But now that they have a chance to breathe, to talk, it could be too late. Counterproductive, to rip open a wound bound only by the breakneck rush of reaper-chasing and deal-striking.

They’re the first to clam up at the mention of Alenko, the Akuze crew, of even their early, whirlwind years on earth. They all grieve in their own way. Shepard - ryncol guzzling, effortlessly charming, loudmouth champion charger - mourns alone. 

"I looked at these dates Liara passed on," he says instead. "You had this thing before."

Shepard shakes their head. "Never like this."

"It started winding down around the time we left...." He gives them a look. "Illium."

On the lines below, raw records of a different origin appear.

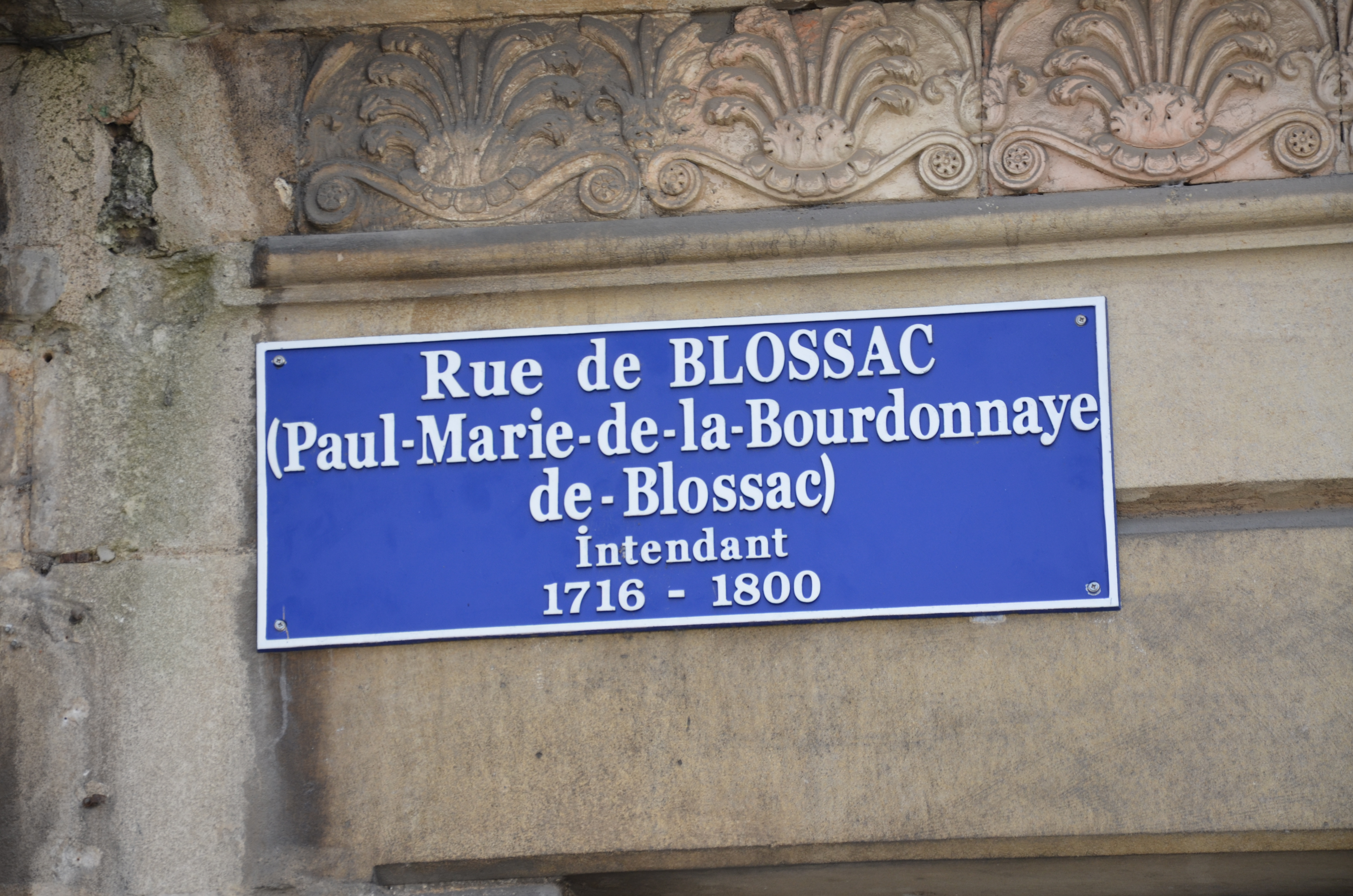 Plaque de rue à Poitiers : rue de Blossac (Paul Marie de la Bourdonnaye de Blossac).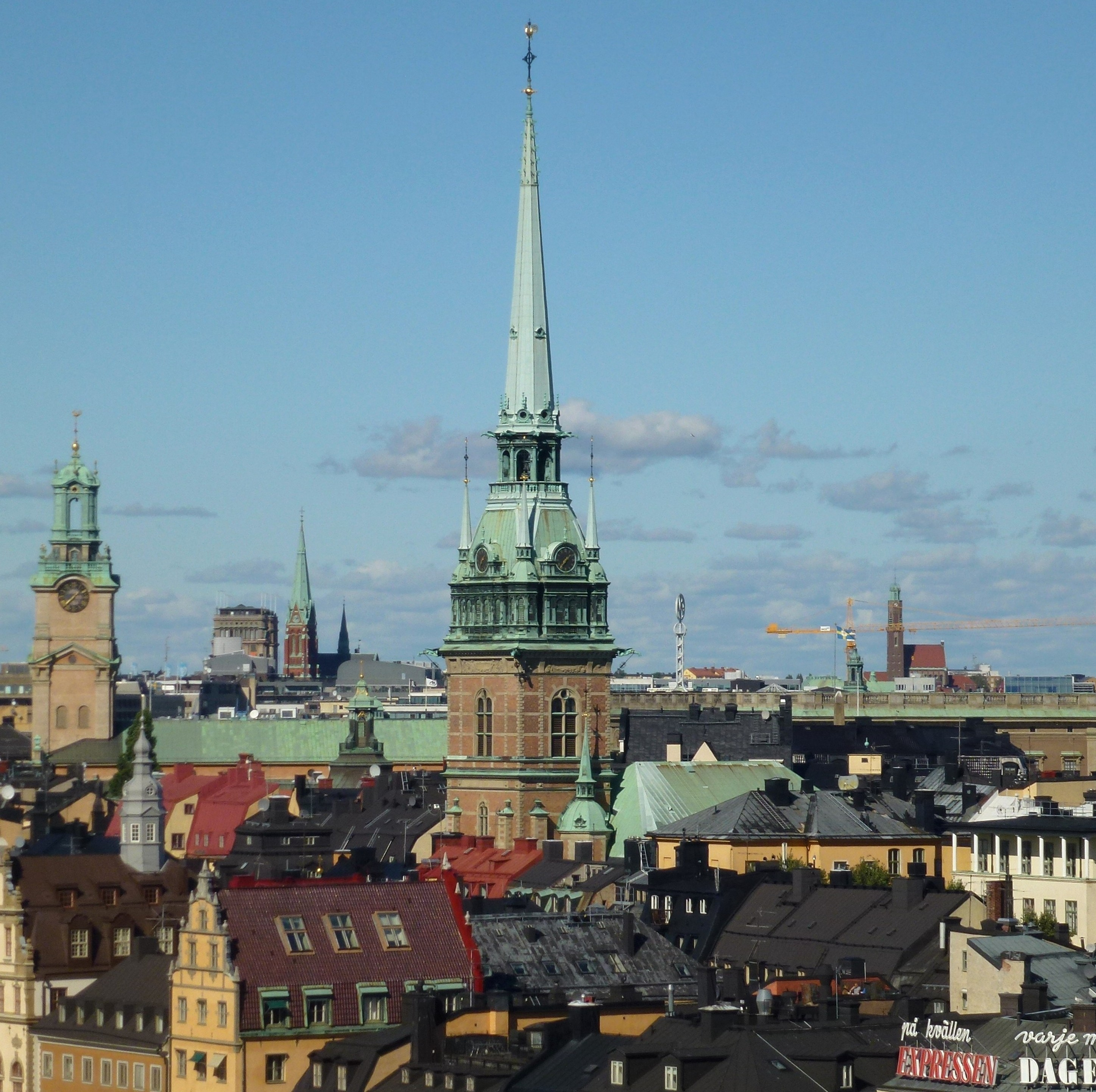 Tyska kyrkan vy från Katarinahissen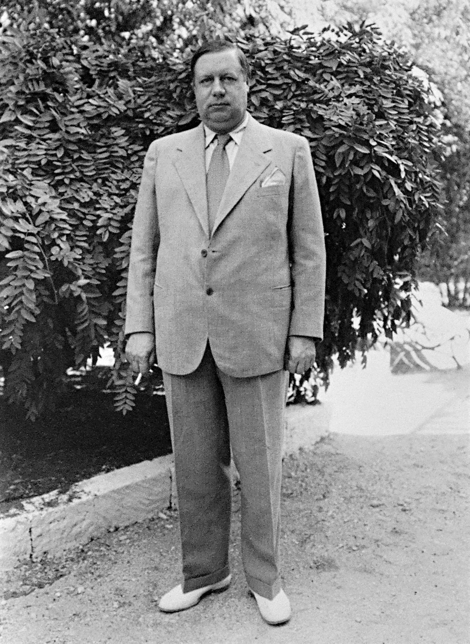 Командующий войсками Закавказского фронта Маршал Советского Союза Фёдор Иванович Толбухин. Одна из немногих фотографий, на которых о запечатлён в гражданской одежде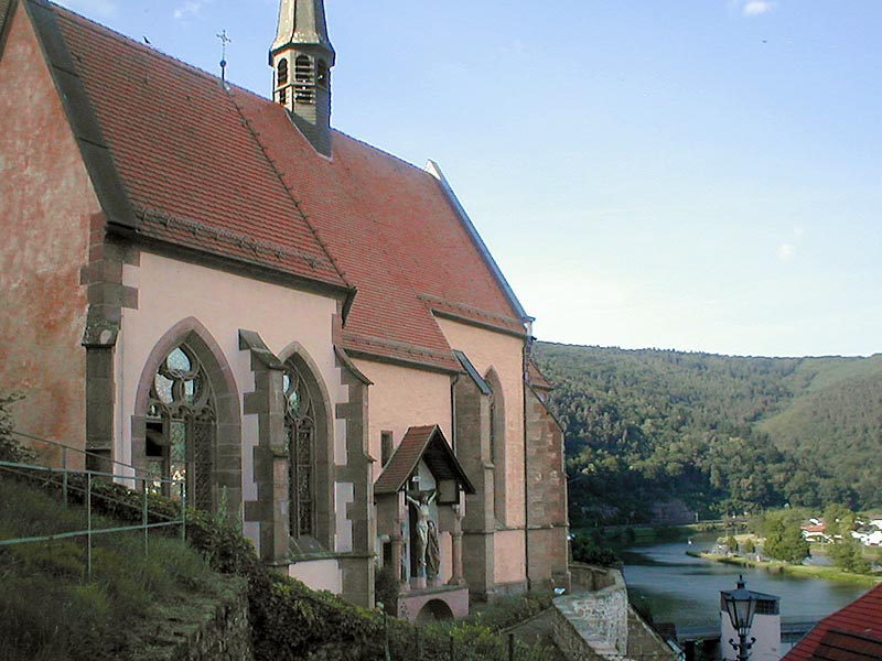 Karmeliter-Klosterkirche Märiä Verkündigung in Hirschhorn (Neckar)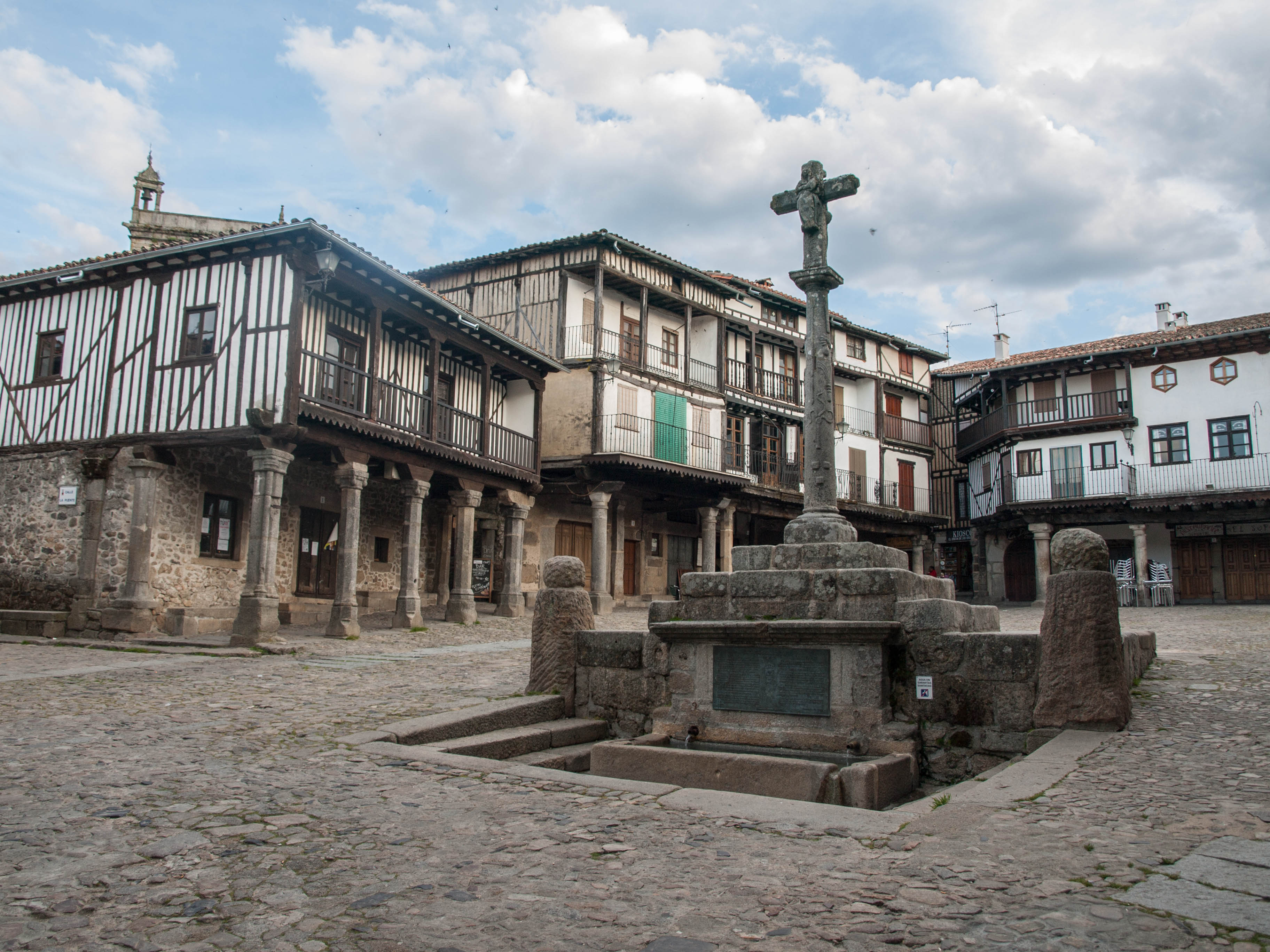 La Alberca's main square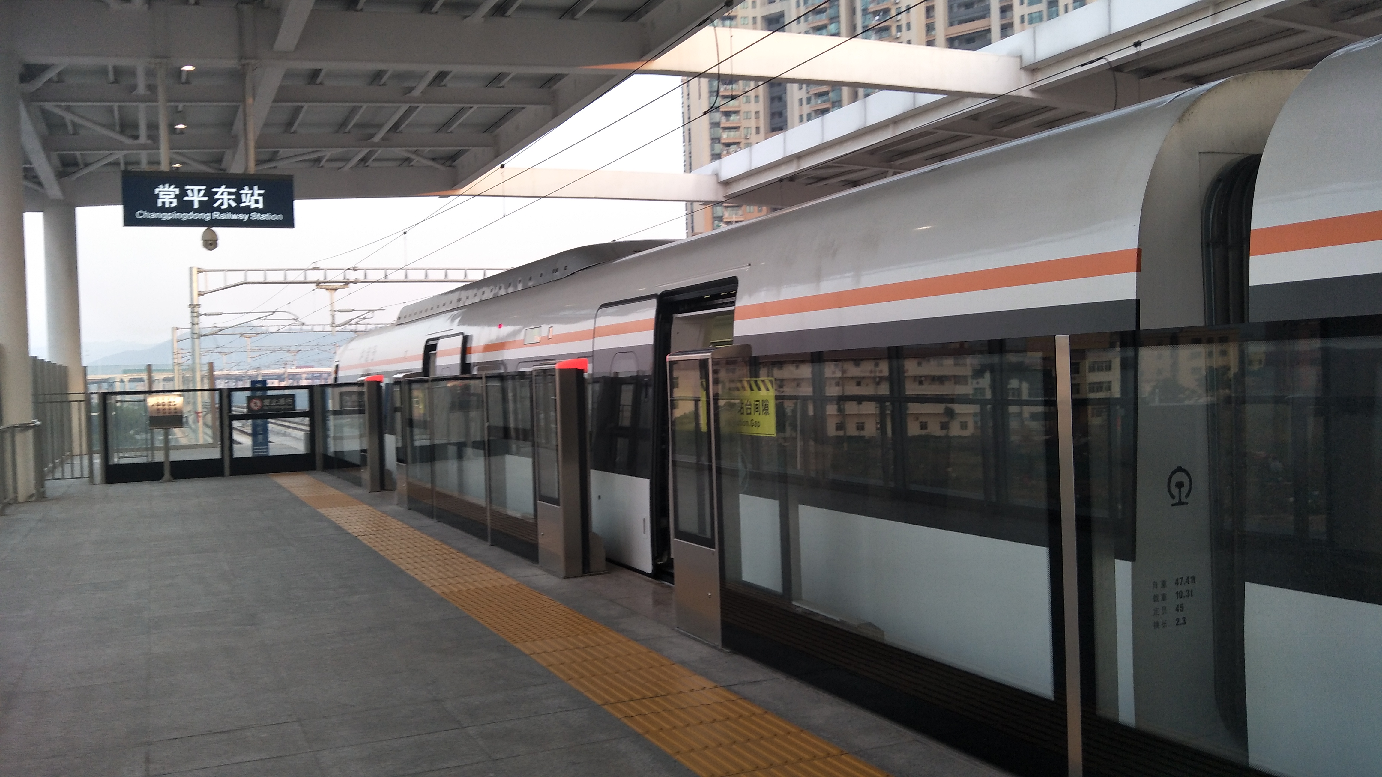 常平东站月台及停靠的CRH6列车

"I knew it. EDI, prepare an order of Minagen X-"

"That was a joke," Garrus snaps.

"I suspected," EDI says. "Cancelling request."

He pinches their arm to try to get rid of that grin.

"This is serious, Shepard. Whatever you did then, we need to do now. I- we need you-"

"Fighting ready. I know."

Something about that claws at him. Like all they are is a machine they're all trying to rev back up.

"Garrus?"

It would be disingenuous to pretend they don't need them as the commander, as the Spectre, as the tip of the galactic spear. But this workhorse shit is what landed them here in the first place. 

There is a hand on his. "Hey."

"Yeah," he says, drawing away. "Fighting ready."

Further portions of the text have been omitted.